地域の誇りをはぐくむ学舎

 講演の仕事で高知市から少し離れた山間部にある、高校を訪れた。
そこは四万十川とも並ぶ高知県を代表する清流の近くにある。子供が小さいときには、夏はこのあたりの谷川に来て子供らとよく水遊びをしたものだ。
 この日も本格的な夏到来かと思わせるほどの強い日差しが照り続く中、山間のせせらぎに日頃慌ただしく過ごしている心も癒され、とても気持ちが良い風が谷間を吹き抜ける。
 1学年十数名ほどの小さな学校だが、生徒達がとても素直で伸びやかな印象を受ける。周りの環境がそうさせるのか、とても生き生きと過ごしているようにも感じる。
 この日は、高校生活をどのように過ごして将来どうしていきたいのか、という自己PRの練習をした。その中に、公立高校で唯一の部として全国大会への出場経験もある、地域の伝統的な太鼓のクラブ活動を続けた生徒がいた。

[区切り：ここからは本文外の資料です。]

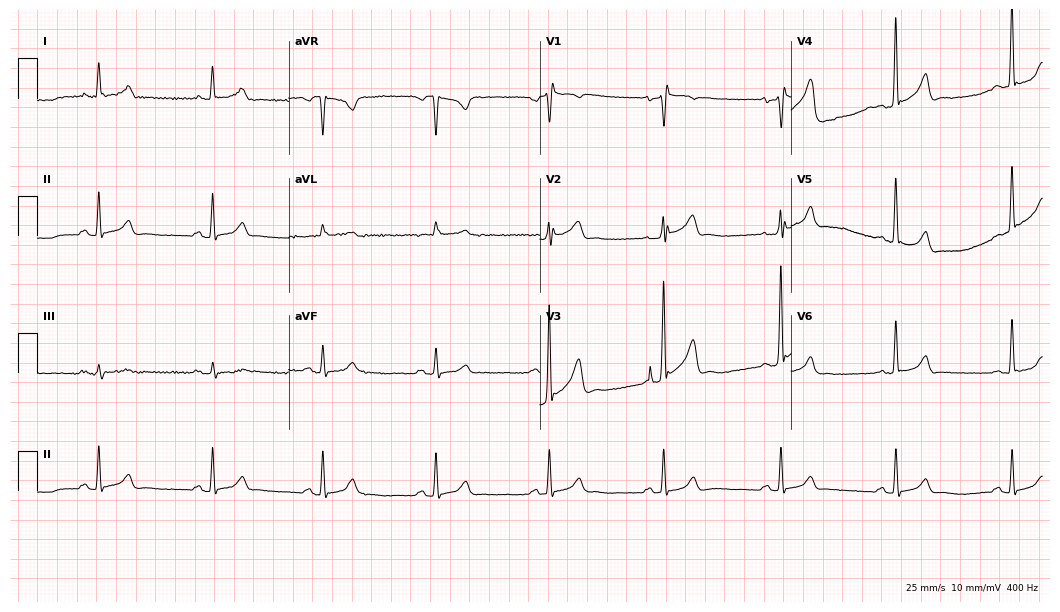
Resting 12-lead electrocardiogram (10.2-second recording at 400 Hz). Patient: a man, 54 years old. None of these six findings is recorded: first-degree AV block, right bundle branch block, left bundle branch block, sinus bradycardia, atrial fibrillation, sinus tachycardia. Only these six findings were labelled.
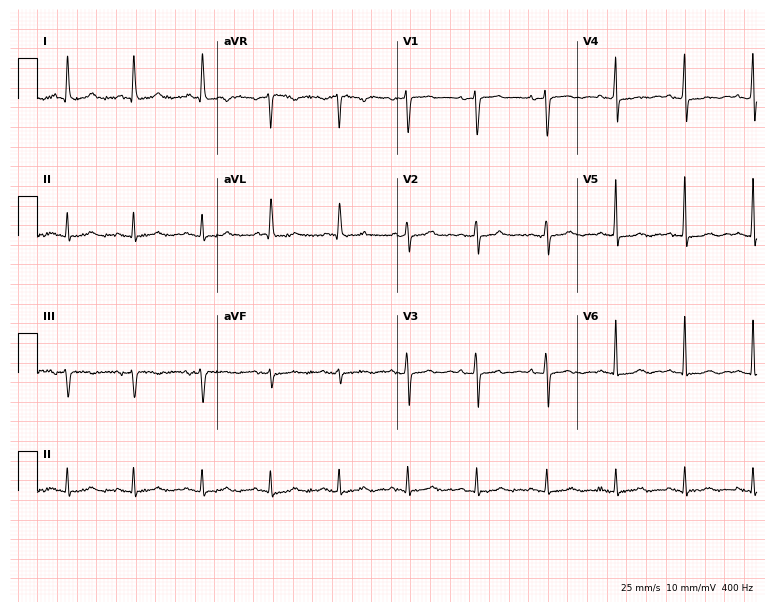
ECG — a woman, 75 years old. Screened for six findings — first-degree AV block, right bundle branch block (RBBB), left bundle branch block (LBBB), sinus bradycardia, atrial fibrillation (AF), sinus tachycardia — none is recorded. Only these six findings were labelled.
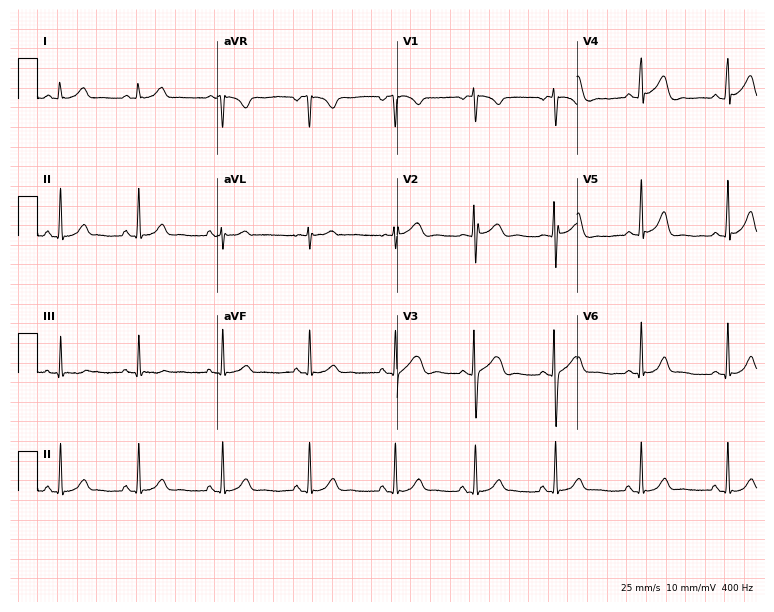
12-lead ECG from a 24-year-old female. Screened for six findings — first-degree AV block, right bundle branch block (RBBB), left bundle branch block (LBBB), sinus bradycardia, atrial fibrillation (AF), sinus tachycardia — none is recorded.
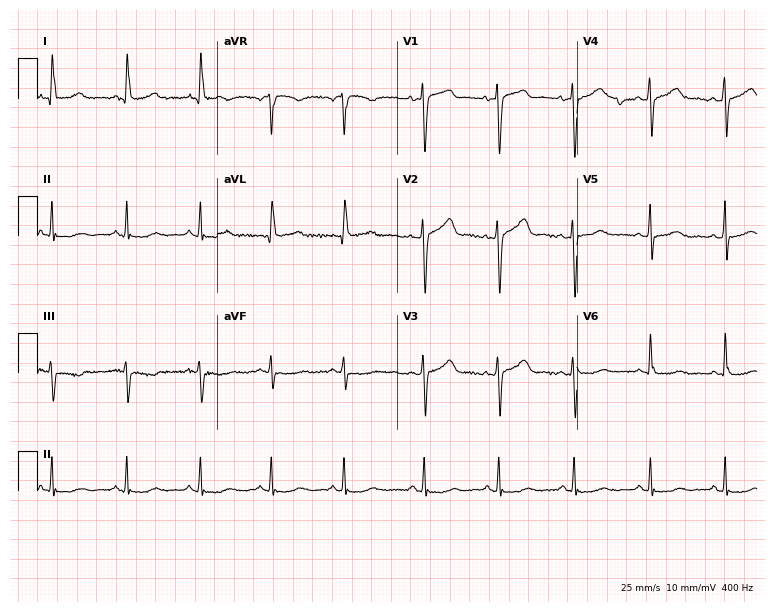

 まとめ役として部活動を続けた彼の話を聞くと、その太鼓を通してこの地域の文化や暮らしに誇りを持っているようにも思えた。
社会人になって、もしこの地域を離れることになっても、その気持ちはずっと大切に持ち続けて欲しいと切に願う。
 この日の帰り道、清らかな川面を眺めながら、とても爽やかな気持ちになったことが何より嬉しかった。